In the back alley behind the popular Kings Cross nightspot World Bar you can be taken back in time to the 1970s, when the World Bar was called The Nevada and it was Sydney’s most infamous brothel. This is Hidden Sydney, a four-storey-high immersive cabaret.
You’re dropped into the heart of old Kings Cross, teeming with sex, drugs, and booze. The show, as it unspools, offers a look at the city before it was ‘cleaned up’, and within that becomes a commentary on what it’s like to be an outsider and find your home in the fringes of society. Contrast with the current climate of increasing debate about marriage equality, which has already resulted in incredibly hateful portrayals of LGBTQI people, there might not be a more pertinent story in Sydney today as it tears off its remaining, fraying fringes.
In smallish groups you climb through the hotel, watching one of the iconic Les Girls preparing backstage for a show, and bearing witness to the scandals of mob bosses and corrupt detectives, before becoming entranced by the sex magic of the notorious Rosie the Witch and finally serenaded with jazz music at the Chevron Silver Spade, which played host in its day to local and international performers of great renown.
The journey from room to room, with extravagant design by Hugh O’Connor that is well-complimented by Matt Marshal’s indulgent lighting, bolsters the authenticity of this entertaining foray into the history of the Cross. It’s a living museum set to music.
Written collaboratively by Trevor Ashley, Ray Badran, Nikki Britton and Benito di Fonzo, the script cleverly intertwines various infamous historical figures and accounts while remaining entertaining. A clearer and more focused narrative would have prevented some of those stories from getting lost in the experience, because there’s plenty of rich content to explore underneath the location changes and messy transitions, but the show stays firmly on its scattered surface. Still, the incredible cast creates something captivating and informative from the script.

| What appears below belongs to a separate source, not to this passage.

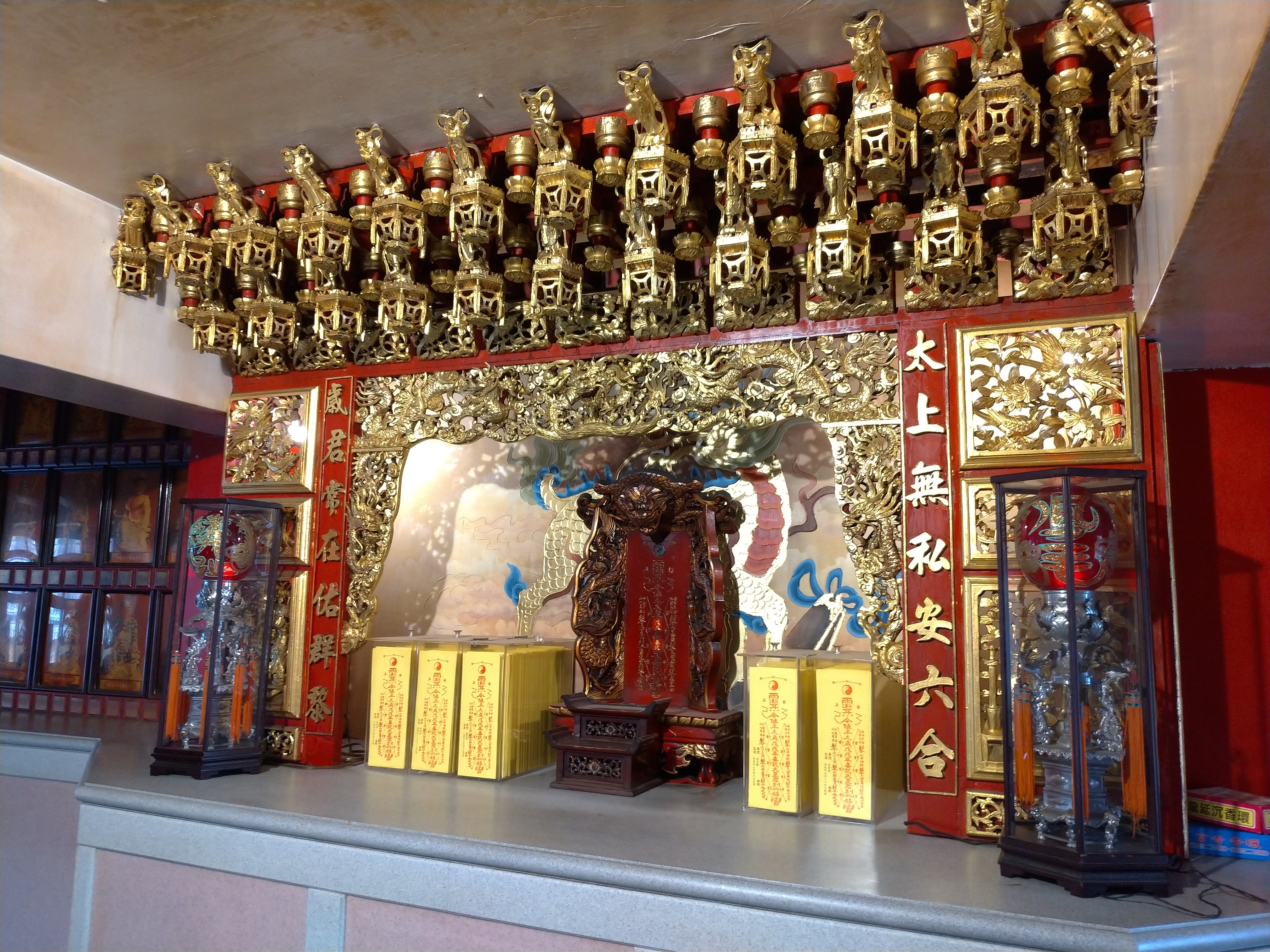 中文（台灣）: 太歲殿龕楣為｢五龍罩｣，雕工十分精緻。；使用本圖片請遵循(CC 姓名標示-非商業性-禁止改作)，Please follow (CC BY-NC-ND 3.0 TW)

Under the direction of Lucas Jervies, these iconic Cross characters from across time come to vibrant life and draw the audience into their worlds. They represent an array of eccentric and disparate personalities who have found belonging in a small strip of inner society, the only space they feel at home.

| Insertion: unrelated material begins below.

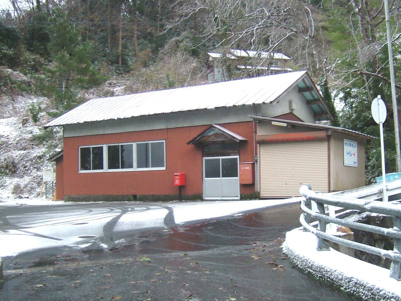 岩美町立岩美南小学校旧鳥越季節間分校

Ben Gerrard is charming in his eccentricities and equally haunting as a Les Girls performer. He is full of pain and longing even as he invites the audience into his dressing room with self-deprecating humour and upbeat revelry. Gerrard never lets us forgets what’s behind the brave, bubbly face: the world that has squeezed his realm of hope and acceptance into a small back alley and a small stage.
Virginia Gay is Bea Miles, bohemian rebel. She embraces Miles’ peculiar patter and reciting of Shakespeare with great comedy and warmth. Despite the laughs she still makes a clear argument for the life of the Cross and the fun and freedom at the heart of its nightlife. As she shouts her plea for the collective mass to do something fun over the balcony, with the noises of 2016 Sydney rising up from below, she passes around a bottle of wine to share. She is a poignant embodiment of the joy of community and freedom that can often get lost in a fast paced, relentless city.
In the concluding scene in the Silver Spade, Rob Mills croons a jazzy tune, suave as ever, ending the night on a high.
This is an entertaining and unusual experience that is enjoyable and educational – these were real people and the stories are based on real-life events. But more than that, it presents a plea for keeping Sydney’s nightlife alive, and is a powerful reminder that the spaces the city keeps shutting down are often sanctuaries for those who feel like they don’t belong anywhere else.
In the opening scene, Ben Gerrard’s prepping Les Girls character joins Brenden Lovvett on his guitar as they sing a song, composed by Ben Fink, with lyrics from Kenneth Slessor’s poem ‘William Street’.
This song sets the tone for the rest of the show, and as you leave the Silver Spade and head back to 2016 it’s hard not to be reminded of its refrain. It’s a message of comfort for those who feel out of place, and particularly relevant in a climate of bigoted attitudes towards the LGBTQI community. It’s a mantra to hold onto: “you find this ugly, I find it lovely”.